The defendants also move for dismissal of the entire indictment, claiming the taint of the first count pollutes the remaining counts. As support, defendants cite language from United States v. Cryan, 490 F.Supp. 1234 (D.N.J.1980), to the effect that multiple offenses should not be charged in the same count of an indictment. Id. at 1239.
Defendants fail to note, however, that this Court wrote, in Cryan, that dismissal of the entire indictment was not warranted, even though the conspiracy charge was dismissed.2 The indictment in the present case charges each defendant separately with recurring bribes in a total of 27 substantive counts. There is no evidence to suggest that the defendants were indicted on the substantive offenses on a theory of conspiratorial liability.
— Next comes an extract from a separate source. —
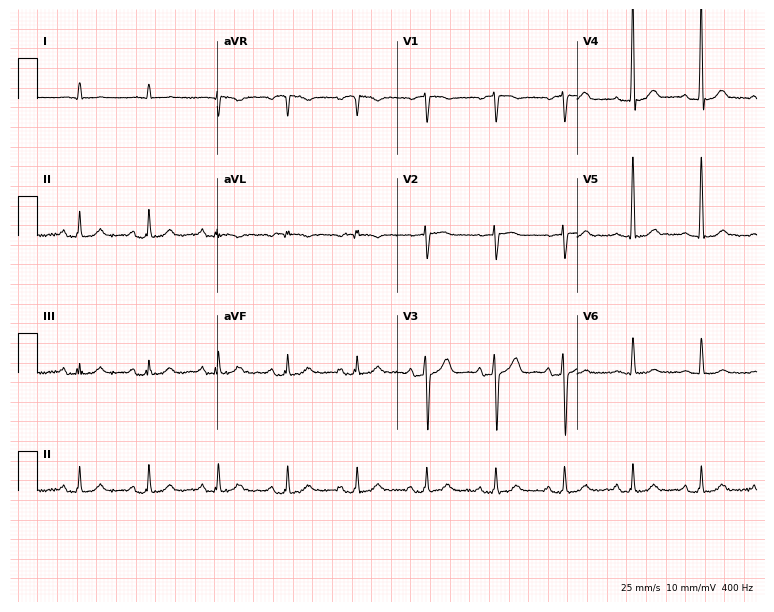
Electrocardiogram, a male patient, 76 years old. Of the six screened findings (first-degree AV block, right bundle branch block (RBBB), left bundle branch block (LBBB), sinus bradycardia, atrial fibrillation (AF), sinus tachycardia), none is recorded. Only these six findings were labelled.
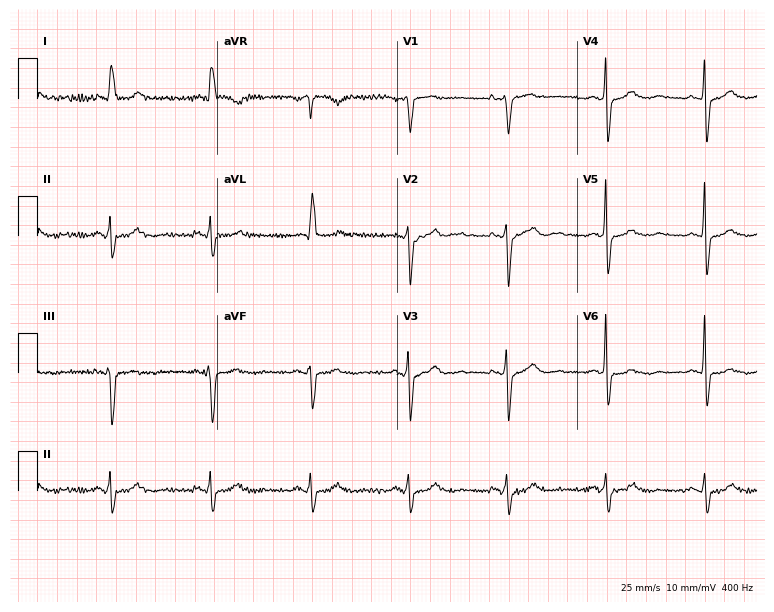
12-lead ECG from a 79-year-old woman (7.3-second recording at 400 Hz). No first-degree AV block, right bundle branch block (RBBB), left bundle branch block (LBBB), sinus bradycardia, atrial fibrillation (AF) or sinus tachycardia recorded for this tracing.

As such, this Court is of the opinion that dismissal of the entire indictment is unwarranted.
For the reasons set forth in this Court’s opinion filed herewith,
It is on this 8 day of December, 1986,
ORDERED that Count One of Indictment No. 86-211 be, and it hereby is, dismissed; and it is further
ORDERED that defendants’ motion for severance be, and it hereby is, granted; and it is further
ORDERED that defendants’ motion to dismiss the entire indictment be, and it hereby is, denied.